Over the past century the function of microbiota in the large intestine has been altered significantly by changes in diet and widespread use of antibiotics. Energy rich, processed foods are largely digested and absorbed in the small intestine, leaving fewer nutrients for the microbiota in the large intestine. Antibiotic usage in medicine and farming practices may have directly altered microbial community composition in our population. Studies of fecal microbiota in ancestral communities, e.g., Native Americans in the Amazon and certain African tribes, show significantly higher diversity of microorganisms compared to those found in individuals from Western cities. The metabolic capacity of ancestral microbiota to produce short chain fatty acids is significantly greater. Moreover, microbiota of obese individuals in the Western countries is characterized by lower microbial diversity than that of their lean counterparts, and lower ability to produce short chain fatty acids.
Our hypothesis is that beneficial effects of high fiber diet can be optimized by having the right microbiota that is diverse and highly capable to ferment complex carbohydrates to short chain fatty acids. We will be testing this hypothesis with an interventional trial that will involve a combination of optimized diet and fecal microbiota transplantation. Multiple investigators from different colleges and departments across the University (Medical School, BioTechnology Institute, College of Food and Nutrition) are participating in this project, which is supported by MnDRIVE Transdisciplinary Research Program. In addition, we are conducting microbiota research in collaboration with our colleagues in Bariatric Surgery to understand the contribution of microbial metabolism to outcomes of obesity surgery and our colleagues in the Department of Psychiatry to understand how gut microbiota can affect eating behavior.
Figure 1
Hypothesis for the Bio-Remediation Trial using FMT and Controlled Diet to benefit energy metabolism in pre-diabetic individuals.

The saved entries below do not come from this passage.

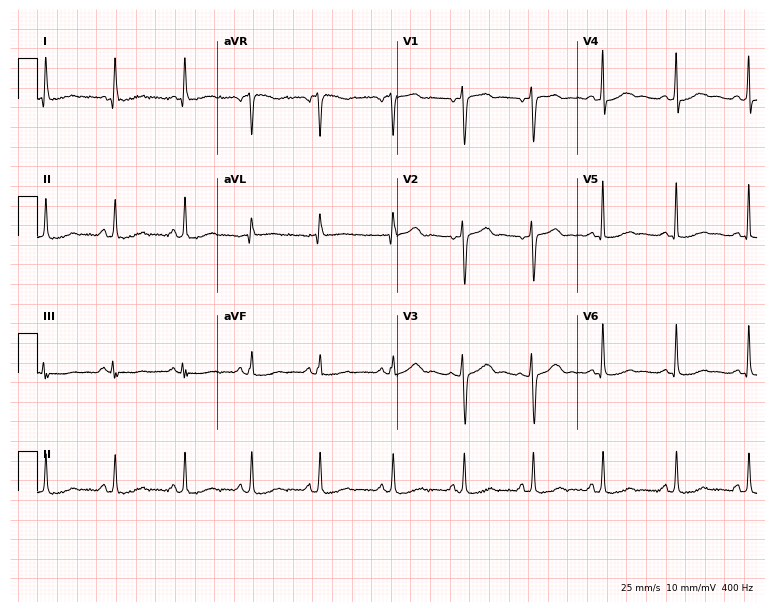
Standard 12-lead ECG recorded from a 51-year-old woman. None of these six findings is recorded: first-degree AV block, right bundle branch block, left bundle branch block, sinus bradycardia, atrial fibrillation, sinus tachycardia.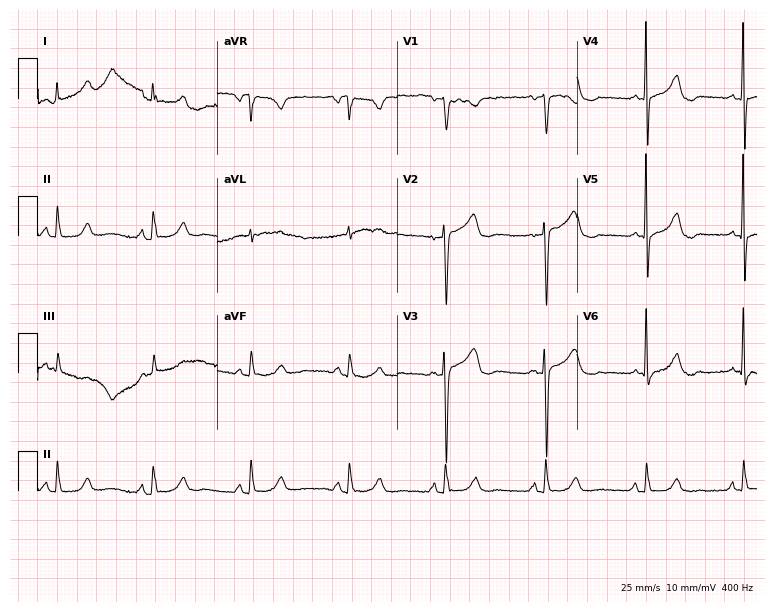
ECG — a woman, 41 years old. Screened for six findings — first-degree AV block, right bundle branch block, left bundle branch block, sinus bradycardia, atrial fibrillation, sinus tachycardia — none is recorded. Only these six findings were labelled.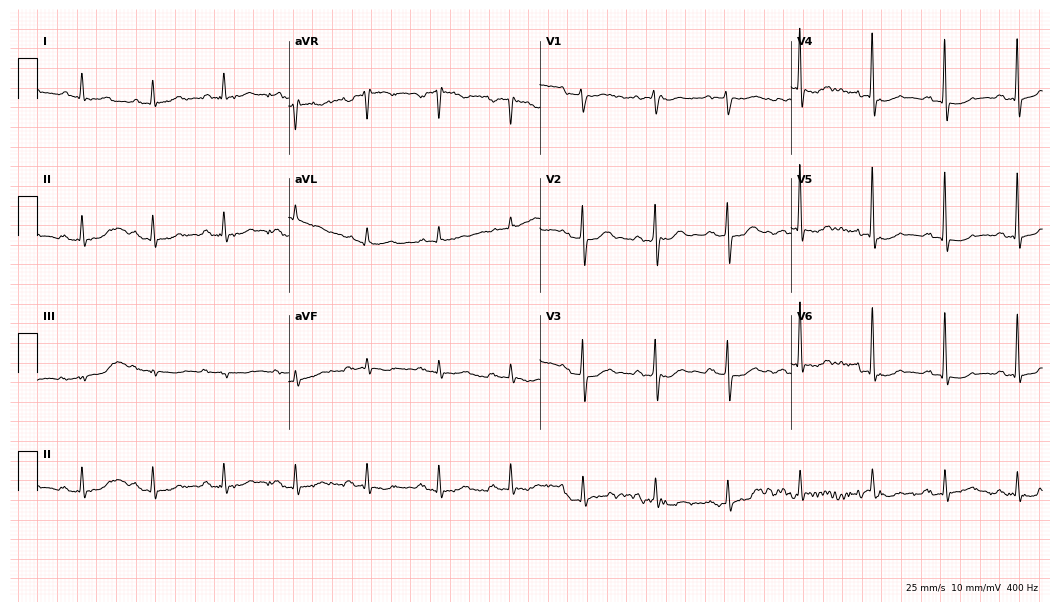
Electrocardiogram, a man, 77 years old. Of the six screened findings (first-degree AV block, right bundle branch block, left bundle branch block, sinus bradycardia, atrial fibrillation, sinus tachycardia), none is recorded. Only these six findings were labelled.

Optimal production of short chain fatty acids, which can improve handling of glucose by the human body, depends on the right diet and the right microbiota. Greater production of short chain fatty acids by microbiota can strengthen the gut barrier, lower inflammation, increase intestinal gluconeogenesis, decrease liver glucose production, and change appetite. These beneficial changes can result in improved insulin sensitivity and lower circulating levels of glucose.